Dirut BPJS Soal KIS: Kami Sudah Koordinasi dengan Kantor Transisi

Dirut BPJS Soal KIS: Kami Sudah Koordinasi dengan Kantor Transisi

- detikNews
Sabtu, 06 Sep 2014 20:20 WIB
Dirut BPJS Soal KIS: Kami Sudah Koordinasi dengan Kantor Transisi
Jakarta - ‎Rencana pengguliran program Kartu Indonesia Sehat (KIS) ternyata sudah dikoordinasikan dengan Badan Penyelenggara Jaminan Sosial (BPJS). Koordinasi ini dilakukan oleh perwakilan Kantor Transisi.

"Sudah ada (berhubungan dengan Kantor Transisi), di bawah Anies Baswedan. Karena yang KIS di bawah Anies," ungkap Direktur Utama BPJS Fachmi Idris usai acara pameran dan seminar 'Indonesia Menjawab Tantangan Masa Depan' di Tugu Proklamasi, Menteng, Jakarta Pusat, Sabtu (6/9/2014).

Anies Baswedan adalah Deputi Tim Kantor Transisi.
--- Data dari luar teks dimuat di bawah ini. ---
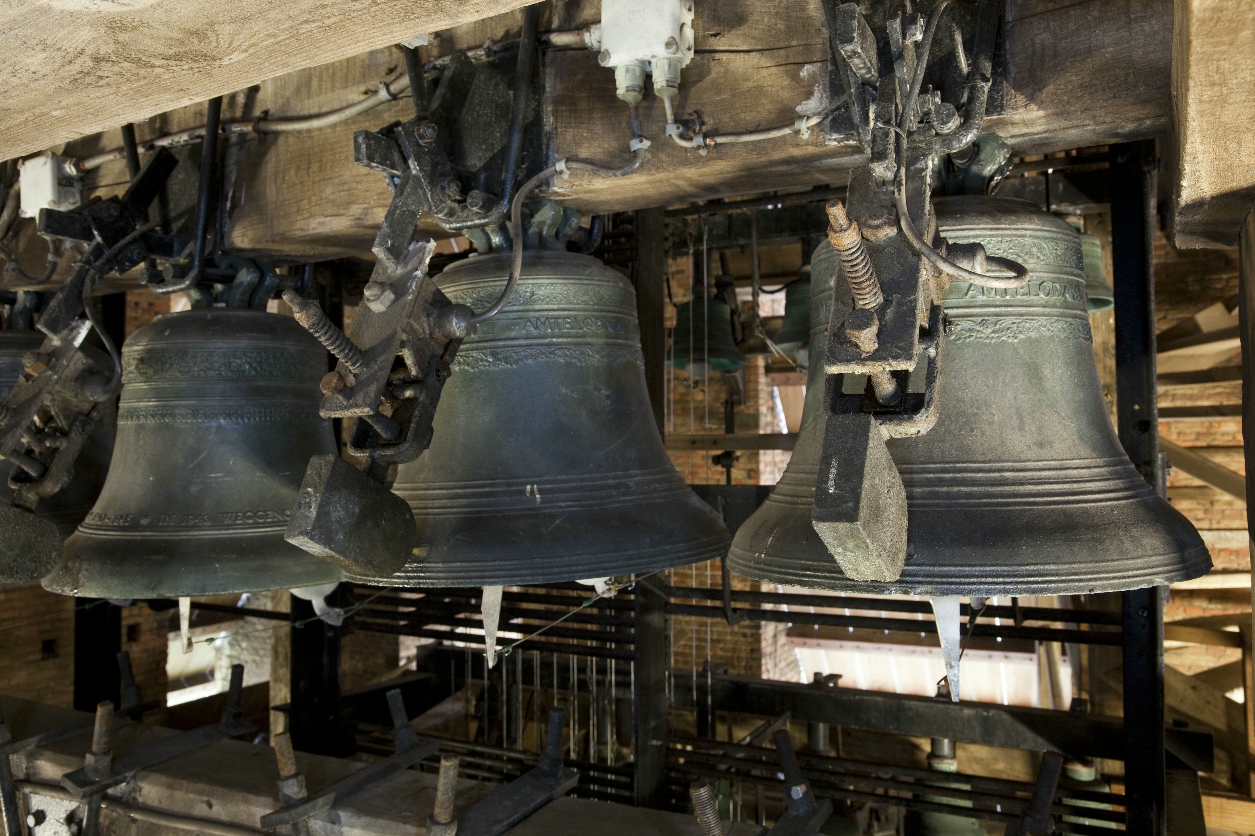 Grote of Sint Catharijnekerk: Interieur toren, detail van het carillon op de vierde verdieping

Lebih lanjut, Fachmi‎ menuturkan BPJS bakal menyesuaikan konsep KIS yang digagas Presiden terpilih Joko Widodo. Ini karena nantinya BPJS bakal di bawah kekuasaan Presiden.
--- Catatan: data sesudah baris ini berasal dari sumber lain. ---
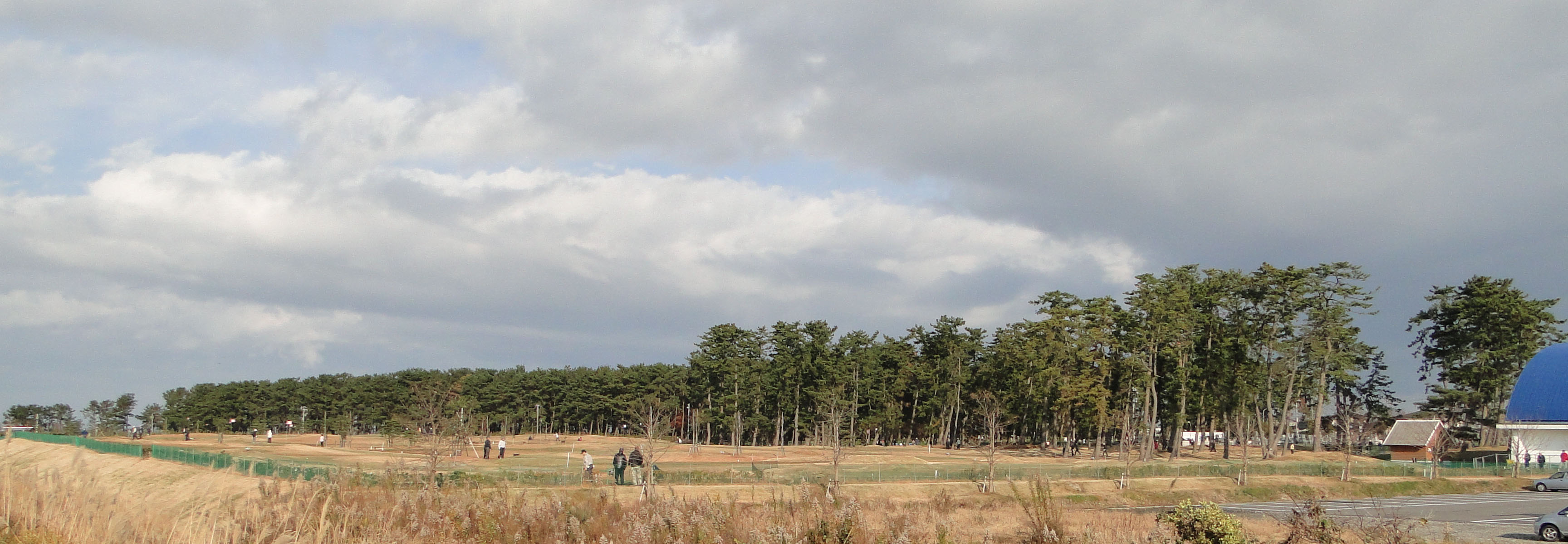 布施川右岸堤より、おおしまパークゴルフ場。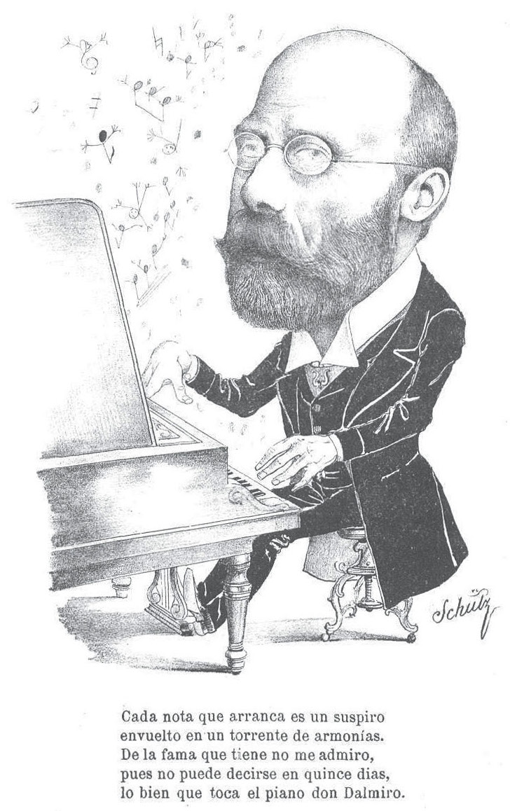 Caricatura de Dalmiro Costa por Charles Schütz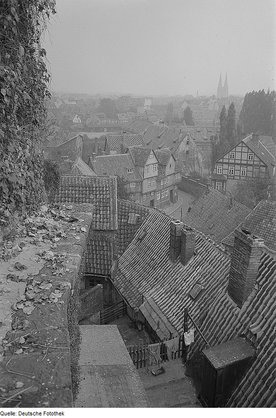 Original image description from the Deutsche Fotothek Quedlinburg. Blick über die Dächer der Altstadt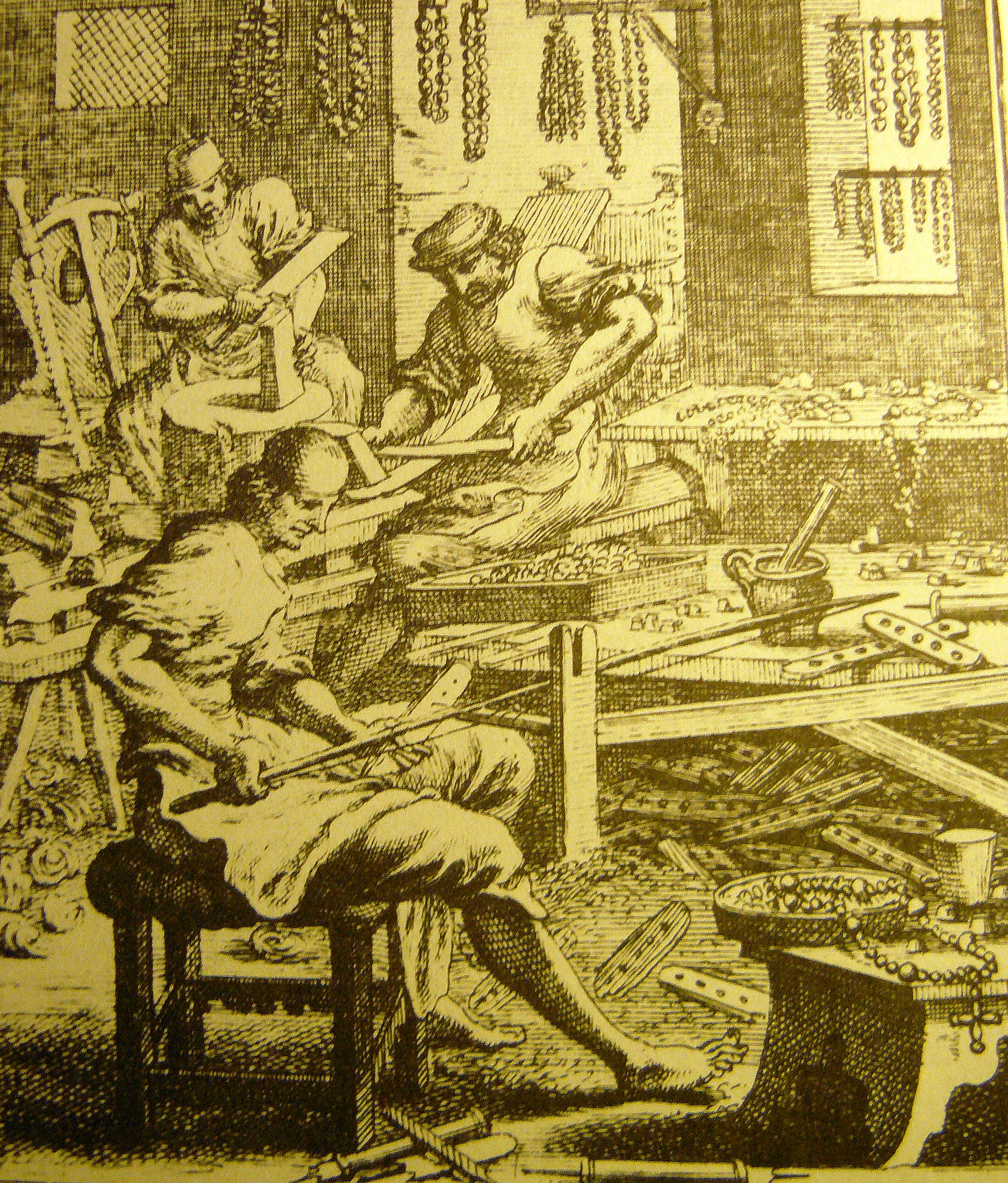 C. Weigel: "Künstler und Handwercker", Regensburg 1698

SCROLL TO CONTINUE WITH CONTENT

"‎Karena BPJS ini lemabaga di bawah Presiden, tentu ini nanti menunggu arahan Presiden," kata Fachmi.

Nantinya, KIS akan berjalan sesuai dengan undang-undang ‎yang mengatur Sistem Jaminan Sosial Nasional (SJSN). ‎"Jadi siapapun presidennya saya kira akan mengacu pada regulasi yang ada‎," simpul Fachmi.

Menurut penafsiran Fachmi, KIS merupakan bentuk Jaminan Kesehatan Nasional (JKN) yang ditambahi sejumlah upaya penyempurnaan. Jadi KIS tidak akan bentrok dengan sistem BPJS selama masih mengikuti regulasi yang ada.

"‎BPJS tentu akan siap menyesuaikan program KIS dan sangat yakin KIS itu pasti akan merujuk pada UU JSN (Jaminan Sosial Nasional)," ujarnya.

Menurut pemahaman Fachmi, nilai 'plus' yang akan diupayakan KIS yakni‎ pertama, penambahan peserta jaminan dari kalangan tak mampu. Plus kedua, premi iuran yang selama ini belum sesuai akan ditambah. Plus yang ketiga, penguatan program promotif preventif yakni pencegahan supaya peserta jaminan tidak bertambah jumlah yang sakit.

"Saya belum bisa terjemahkan, tapi saya bayangkan ‎KIS itu sebagai progres jaminan kesehatan yang bersifat plus plus plus," kata Fachmi dengan imaginatif.

‎Mendalami poin plus kedua, yakni seperti yang diucapkan Fachmi, "Premi iuran yang selama ini belum sesuai akan ditambah", nantinya Premi iuran yang naik itu akan dipakai untuk memperbaiki fasilitas dan layanan dalam jaminan kesehatan program KIS. Soalnya, selama ini subsidi per kepala untuk orang miskin hanya Rp 19.225,00. Padahal dahulu, Dewan Jaminan Kesehatan Nasional merencanakan subsidi untuk orang miskin sebesar Rp 27.000,00. per bulannya.

"‎Kalau ditambah iurannya per bulan, itu (akan bisa diperbaiki layanannya)," tandas Fachmi.